## Source information
────

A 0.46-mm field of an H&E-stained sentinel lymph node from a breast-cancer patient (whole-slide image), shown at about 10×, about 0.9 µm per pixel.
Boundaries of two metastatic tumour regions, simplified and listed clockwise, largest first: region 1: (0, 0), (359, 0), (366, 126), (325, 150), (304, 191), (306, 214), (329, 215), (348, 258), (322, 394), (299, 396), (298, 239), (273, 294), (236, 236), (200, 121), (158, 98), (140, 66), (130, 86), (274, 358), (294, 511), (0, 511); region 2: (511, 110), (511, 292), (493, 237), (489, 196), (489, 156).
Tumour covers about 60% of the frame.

────

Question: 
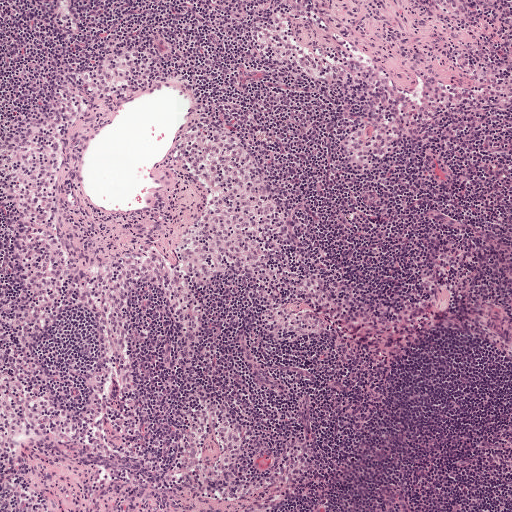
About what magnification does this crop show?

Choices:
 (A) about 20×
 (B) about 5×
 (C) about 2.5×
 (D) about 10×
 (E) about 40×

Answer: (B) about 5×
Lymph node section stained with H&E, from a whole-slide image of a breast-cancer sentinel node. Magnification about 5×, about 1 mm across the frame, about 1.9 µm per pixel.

────

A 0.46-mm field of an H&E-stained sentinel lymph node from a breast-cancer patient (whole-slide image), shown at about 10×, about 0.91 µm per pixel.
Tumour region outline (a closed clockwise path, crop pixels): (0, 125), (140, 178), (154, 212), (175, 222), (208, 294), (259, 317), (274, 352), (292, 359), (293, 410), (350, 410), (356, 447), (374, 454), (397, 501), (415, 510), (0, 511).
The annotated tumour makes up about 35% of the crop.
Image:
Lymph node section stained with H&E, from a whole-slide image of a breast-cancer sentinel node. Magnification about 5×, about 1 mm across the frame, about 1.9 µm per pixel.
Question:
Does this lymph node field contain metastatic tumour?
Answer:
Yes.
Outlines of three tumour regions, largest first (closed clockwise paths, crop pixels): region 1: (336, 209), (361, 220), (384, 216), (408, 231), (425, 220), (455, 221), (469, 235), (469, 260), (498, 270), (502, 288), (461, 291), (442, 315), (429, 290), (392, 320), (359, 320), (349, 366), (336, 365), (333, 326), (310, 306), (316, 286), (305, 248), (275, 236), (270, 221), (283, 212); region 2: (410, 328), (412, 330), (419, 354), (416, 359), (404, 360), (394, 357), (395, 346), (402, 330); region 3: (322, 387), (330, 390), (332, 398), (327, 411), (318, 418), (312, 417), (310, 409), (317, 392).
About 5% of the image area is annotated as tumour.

────

## Your assignment
In the listing above, find the line with "Outlines of three" and the line with "About 5% of", then print exactly those lines and every line between them.

## Response area
Outlines of three tumour regions, largest first (closed clockwise paths, crop pixels): region 1: (336, 209), (361, 220), (384, 216), (408, 231), (425, 220), (455, 221), (469, 235), (469, 260), (498, 270), (502, 288), (461, 291), (442, 315), (429, 290), (392, 320), (359, 320), (349, 366), (336, 365), (333, 326), (310, 306), (316, 286), (305, 248), (275, 236), (270, 221), (283, 212); region 2: (410, 328), (412, 330), (419, 354), (416, 359), (404, 360), (394, 357), (395, 346), (402, 330); region 3: (322, 387), (330, 390), (332, 398), (327, 411), (318, 418), (312, 417), (310, 409), (317, 392).
About 5% of the image area is annotated as tumour.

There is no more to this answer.